Comment 18 Felipe Alfaro Solana 2003-08-24 07:05:43 UTC
Created attachment 710 [details] dmesg output of 2.6.0-test4-bk1 booted up with ACPI and APIC This is the dmesg output of 2.6.0-test4-bk1 running on a Platinix 2D/533-A motherboard with the latest BIOS, and booted with no extra kernel parameters, that is, ACPI is enabled and so is IO-APIC. I can't attach the dmesg output when booting with "noapic pci=noacpi" since the machine hangs while probing for the AUX port and, since I'm booting with no APIC support, the dmesg output differs considerably with respect to the dmesg of booting with APIC enabled.
Comment 19 Felipe Alfaro Solana 2003-08-24 07:06:16 UTC
Created attachment 711 [details] output of the "acpidmp" tool
Comment 20 Felipe Alfaro Solana 2003-08-24 07:07:15 UTC
Created attachment 712 [details] output of the "dmidecode" tool
Comment 21 Felipe Alfaro Solana 2003-08-24 07:07:51 UTC
Created attachment 713 [details] a copy of /proc/interrupts
Comment 22 Felipe Alfaro Solana 2003-08-24 07:08:13 UTC
Created attachment 714 [details] output of the "lspci -vvv" command
Comment 23 Adam J. Richter 2003-08-24 23:50:34 UTC
I am experiencing this problem also, on a p4 motherboard with a Via chipset. I have determined that when the system hangs, it is actually repeatedly calling i8042_interrupt() in an infinite loop. The first call to i8042_interrupt occurs when setup_irq in arch/i386/kernel/irq.c calls spin_unlock_irqrestore (i.e., the moment when interrupt processing by i8042_interrupt becomes available).

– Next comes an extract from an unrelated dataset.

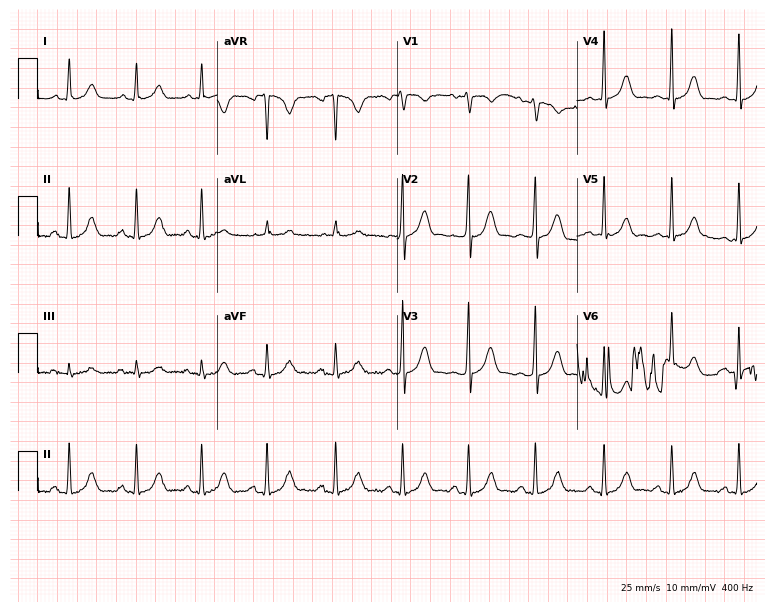
Standard 12-lead ECG recorded from a 23-year-old female patient (7.3-second recording at 400 Hz). None of these six findings is recorded: first-degree AV block, right bundle branch block, left bundle branch block, sinus bradycardia, atrial fibrillation, sinus tachycardia. Findings outside these six are not listed.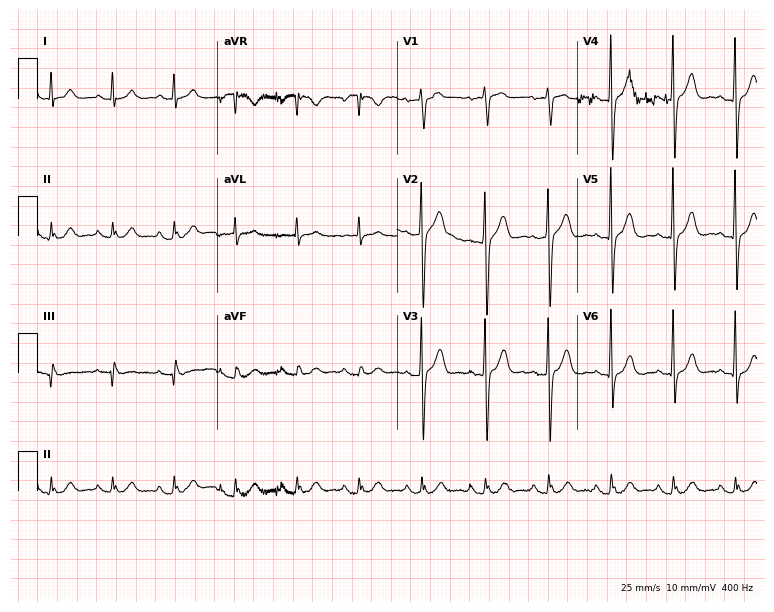
Electrocardiogram, a male patient, 62 years old. Of the six screened findings (first-degree AV block, right bundle branch block, left bundle branch block, sinus bradycardia, atrial fibrillation, sinus tachycardia), none is recorded.

Comment 24 Adam J. Richter 2003-08-25 00:01:26 UTC
Created attachment 720 [details] output of dmidecode for freya.yggdrasil.com
Comment 25 Adam J. Richter 2003-08-25 00:02:52 UTC
Created attachment 721 [details] "lspci -vvv" output for freya.yggdrasil.com
Comment 26 Adam J. Richter 2003-08-25 00:04:13 UTC
Created attachment 722 [details] /proc/interrupts for freya.yggdrasil.com
Comment 27 Shaohua 2003-08-26 00:39:16 UTC
Any chance to get the boot message when fail to boot(through serial port)?
Comment 28 Adam J. Richter 2003-08-26 02:40:12 UTC
Created attachment 738 [details] serial console output for freya.yggdrasil.com The lines begining with "AJR" are from printk calls that I added. I have left them in, because they are pretty self-explanatory and provide some useful information. In particular, they show that the interrupt handler is being called in some kind of infinite loop. Perhaps there is some kind of interrupt acknowledgement problem or some kind of edge versus level misconfiguration.

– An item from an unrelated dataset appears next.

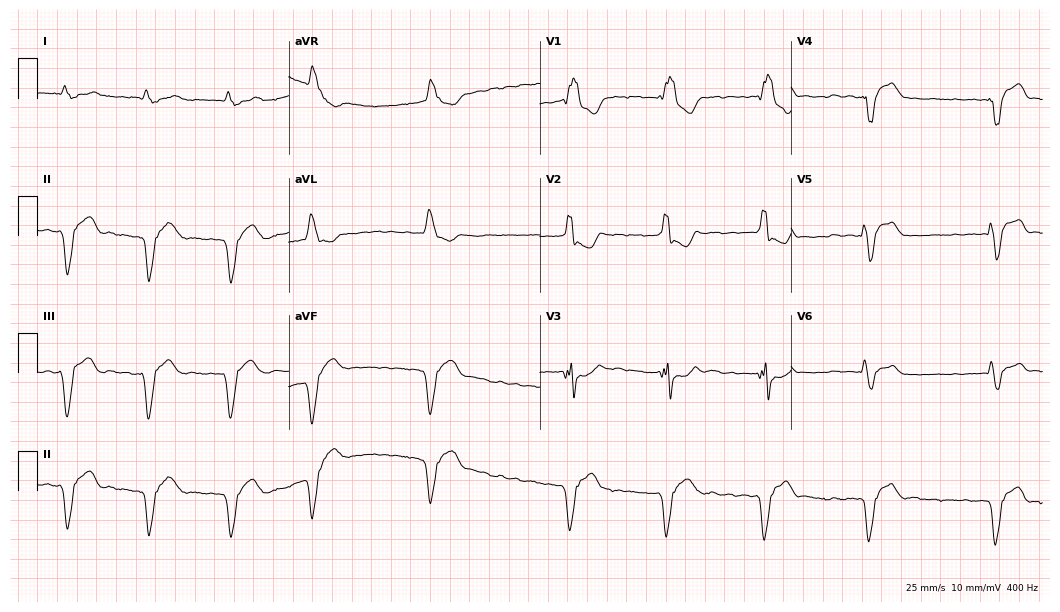
Standard 12-lead ECG recorded from a man, 78 years old. None of these six findings is recorded: first-degree AV block, right bundle branch block (RBBB), left bundle branch block (LBBB), sinus bradycardia, atrial fibrillation (AF), sinus tachycardia.

Comment 29 Adam J. Richter 2003-08-26 23:35:01 UTC
Created attachment 745 [details] freya.yggdrasil.com console log from older kernel This is a log of the console output under 2.6.0-test3, which does not experience this problem. I believe someone asked for it in order to compare with the failing 2.6.0-test4 output.

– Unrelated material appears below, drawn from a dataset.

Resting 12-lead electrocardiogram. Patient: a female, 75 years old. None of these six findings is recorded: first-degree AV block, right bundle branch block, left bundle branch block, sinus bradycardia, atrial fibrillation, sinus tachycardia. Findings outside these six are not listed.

Comment 30 Jun Nakajima 2003-08-27 08:03:18 UTC
We acknowledged this problem, and working on it.
Comment 31 Greg Kroah-Hartman 2003-08-28 10:13:30 UTC
*** Bug 1144 has been marked as a duplicate of this bug. ***
Comment 32 Luming Yu 2003-09-03 07:42:14 UTC
Please reference bug#10, it looks like a similar issue root-caused there
Comment 33 Adam J. Richter 2003-09-03 08:55:56 UTC
I tried the "Initial fix for GA-7VAX" given in bug #10, and my system still hung at the same point as before.
Comment 34 Luming Yu 2003-09-08 20:45:19 UTC
Would you please retry without Plug and Play support built-in? Thanks a lot!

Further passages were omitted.